# Hardietrim for roadbed



## JE21 (Apr 25, 2009)

Has anyone used the Hardietrim http://www.jameshardie.com/homeowner/products_trim_hardietrim.py for roadbed? I have a friend that can get it at a really good price and was considering using it.


----------



## Madman (Jan 5, 2008)

I don't see why it could not be used. Since it is a rigid piece of material, it may take alittle more effort to prepare the sub-base for it to rest on.


----------



## Trains (Jan 2, 2008)

If it is made out of cement, not sure how it would bend for curves.


----------



## Madman (Jan 5, 2008)

I see that Hardietrim is made in widths up to 12". If you can cut curves, or just use straight sections of it and cut the ends on the correct angle for the curve, you should be successful.


----------



## JE21 (Apr 25, 2009)

Thanks for the input guys. My thought was to cut it for curves, it will be alot of cuts but hey I've got a table saw =). I am thinking of setting it on gravel for drainage. I am going to try some cuts and if it works I'll post some pics; if not I'll try something else.


----------



## nkelsey (Jan 4, 2008)

1. Buy cheap carbide blades at Harbour Freight as they will dull fast on that stuff. 
2. Wear a dust mask! Silicosis is not a nice condition. 
3. they do sell 4x8 sheets of Hardisiding as an alternative for curves 
Good luck and have fun. The dust will be memorable!


----------



## Dennis Cherry (Feb 16, 2008)

I hope your table saw is a cheap one that you can throw away. Table saws are not built for cement and silicon dust.

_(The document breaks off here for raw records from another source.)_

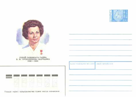 Почтовый конверт Беларуси - Туснолобова-Марченко Зинаида Михайловна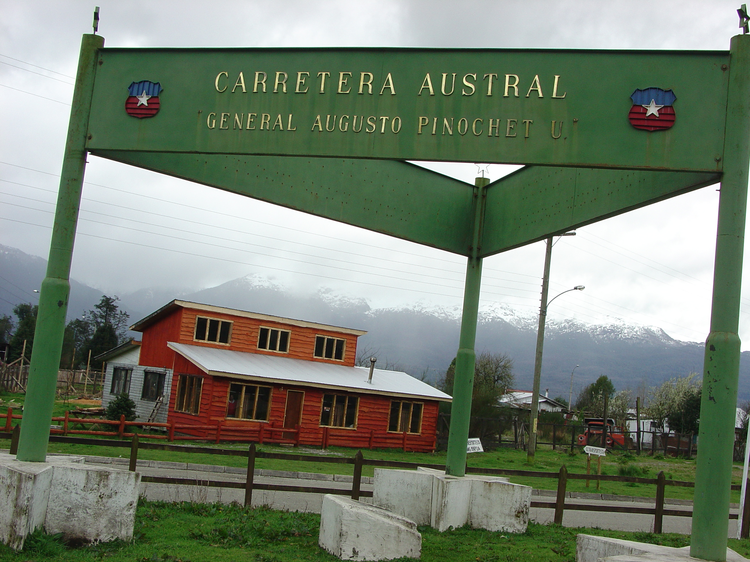 La Carretera Austral (Ruta CH-7) es una carretera chilena, que se encuentra en la Zona Sur de Chile. En su recorrido actual de 1.240 kilómetros une Puerto Montt con Villa O'Higgins,[1] siendo la principal vía de transporte terrestre de la XI Región de Aisén y de la Provincia de Palena en la X Región de Los Lagos, permitiendo su conexión con el resto del territorio del país. Debido a las complicadas características geográficas del territorio, en el que predominan los Andes Patagónicos, lagos, turbulentos ríos y la presencia de campos de hielo, la construcción de la Carretera Austral está en permanente reparación aún cuando la mayor parte de sus tramos están operativos. Por otro lado, gran parte de la ruta carece de pavimentación. La Carretera Austral es también conocida de forma no oficial y propagandística como la Carretera Presidente Pinochet o la Carretera Longitudinal Austral Presidente Pinochet, a pesar de que ningún documento oficial señale la existencia de dicho nombre para la ruta.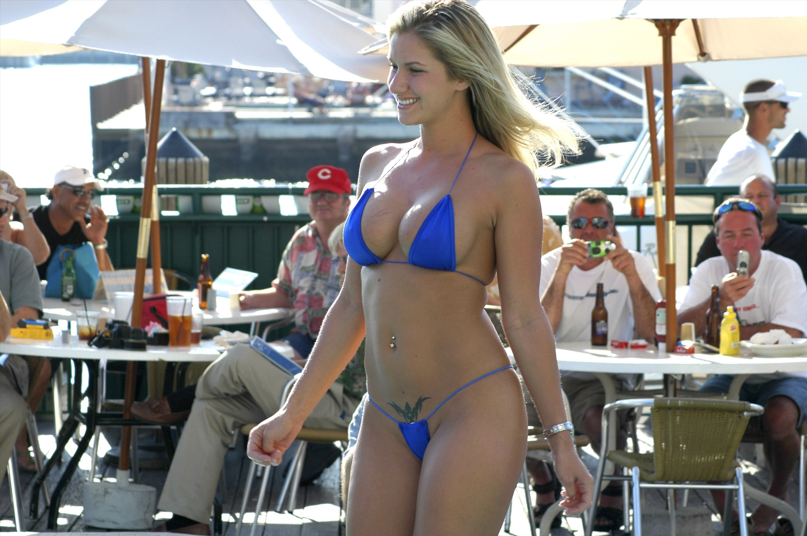 Bikini contest in Florida

Use the hand held shears designed to cut the Hardie board, no dust using the shears.


----------



## Marauderer (Jan 5, 2008)

I have $400 worth of 3" and 4" Hardietrim and because of the equipment and health hazards I will not be using it. If you are near the Metro atlanta area and would like a great deal on it let me know.


----------



## astrayelmgod (Jan 2, 2008)

According to their web site, you aren't supposed to let that stuff touch the ground, and it is to be protected from saturation. Doesn't seem like it would make very good roadbed.


----------



## imrnjr (Jan 2, 2008)

I've had harditrim down as roadbed for 3 years now and have not had any problems.







I chose it because of a varmint/deer issue.

I used 6"wide cut to required angles on the curves and 4" on the straights with a 1" PVC post driven in to the ground every 3 feet or so(28" to 40") for support. These were attached via a 2x4 block drilled with a forschner bit that was matched to the predrilled holes in the board and mounted to the Harditrim with screws specifically for Hardi Board. I used a dry segmented diamond 4 1/2" blade in an angle grinder to do the cuts and a dewalt 1 1/8 diamond hole saw to cut the post holes. The cement just destroys regular bimetal holesaw bitsand saw blades. I tied the strips together with 1x4 PTL cut about 7". I screwed the tie strips down with 1" drywall screws about every 4 feet and put several in the switches. 

I have had no issues with movement and very little releveling to do. Where I have had a significant releveling issue it has been due to me tripping on the trackor dropping a large rock or something like that.









good luck with your railway!

Mark


----------



## tom h (Jan 2, 2008)

Mark, do you have pics of this?

tom h


----------



## imrnjr (Jan 2, 2008)

Here are a few of the construction pictures I have. While I took lots of pictures during the build I really didn't take many of the roadbed construction.










A starting point with track laid out for estimating the angle cuts for the curves....










As you can probably see here I was setting grades with the height of the roadbed and back filling to make it look good










This is probably the best picture that shows the construction. The fairly wide gap under the engine is in process of being replaced with an eagle wings bridge, and where the the hoe sits is now a pond.










here you can see a post block and a tie block as I start to back fill to create another planting area on the right and a creek to the left of the track.










This one shows an area I've gotten nearly complete and one yet to be back filled and rock mulched.









Hope this helps. Good luck on what ever method you chose...... and if I could type and spell I wouldn't have to edit the reply 5 or 6 times.









Mark


----------



## NTCGRR (Jan 2, 2008)

keep in mind which part of the country your in. I used hardie board , primed and painted and it later delamitated.


----------



## aceinspp (Jan 2, 2008)

Have use the hardie board now for two years to support maain street building and no problem so far. Will be considering using for my staging yard which will be elevated. Use a cement blade in my skill saw to cut works fine. Later RJD


----------